==== Data segment

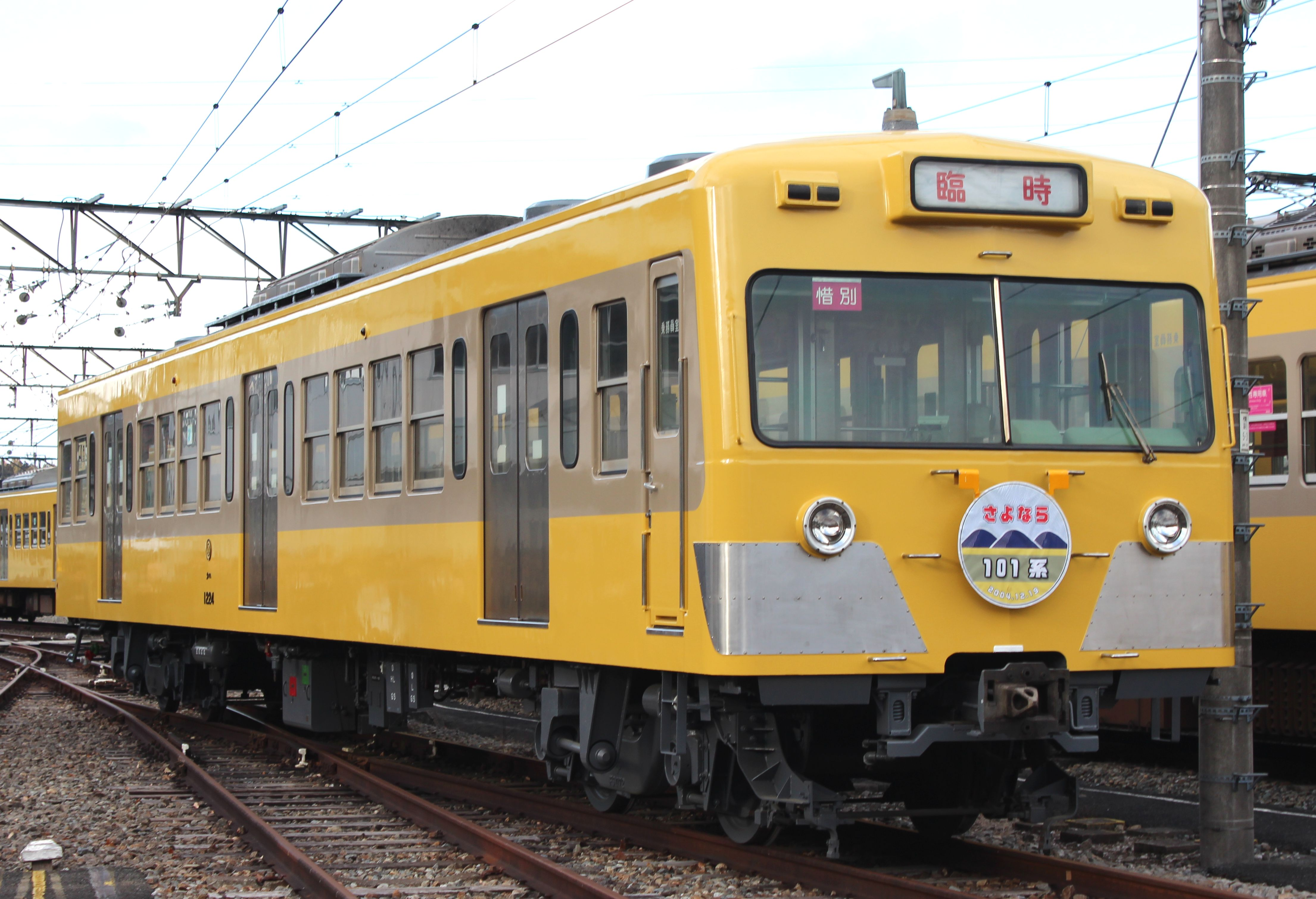 西武 101系電車
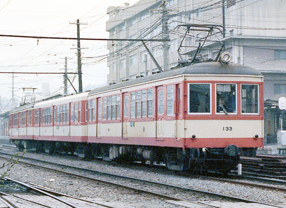 伊予鉄道 133
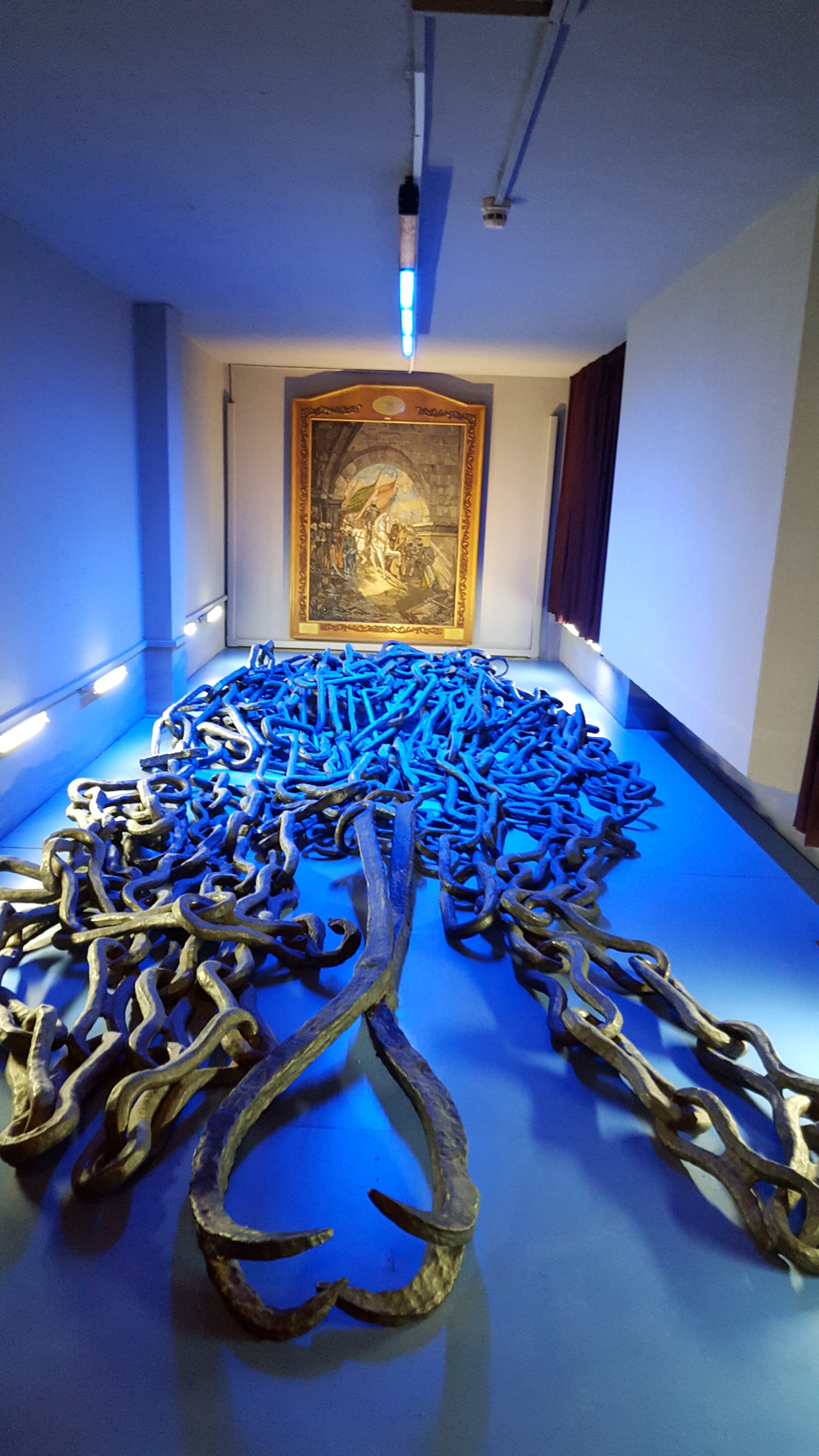 שלשלאות אשר מוקמו מתחת למים בכניסה לעיר קונסטנטינופול למנוע כניסת אוניות מלחמה עות'מאניות.
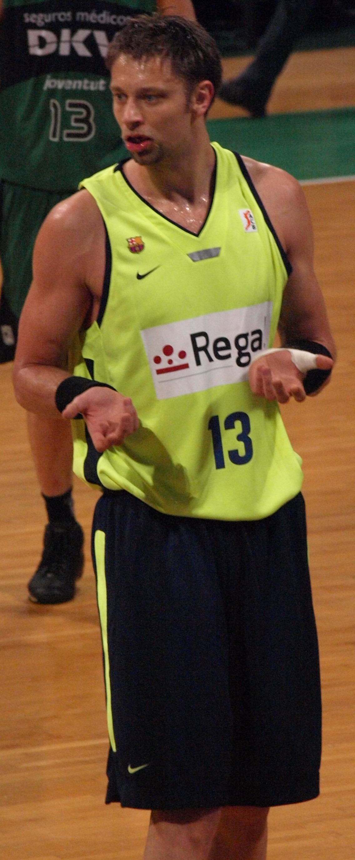 David Andersen, en el partido que enfrentó al FC Barcelona y al DKV Joventut de liga ACB en el Olímpico de Badalona en enero de 2009

========

What you are asked to do: Reproduce all of the material above word for word. Omit the pictures.

Final answer:
 西武 101系電車
 伊予鉄道 133
 שלשלאות אשר מוקמו מתחת למים בכניסה לעיר קונסטנטינופול למנוע כניסת אוניות מלחמה עות'מאניות.
 David Andersen, en el partido que enfrentó al FC Barcelona y al DKV Joventut de liga ACB en el Olímpico de Badalona en enero de 2009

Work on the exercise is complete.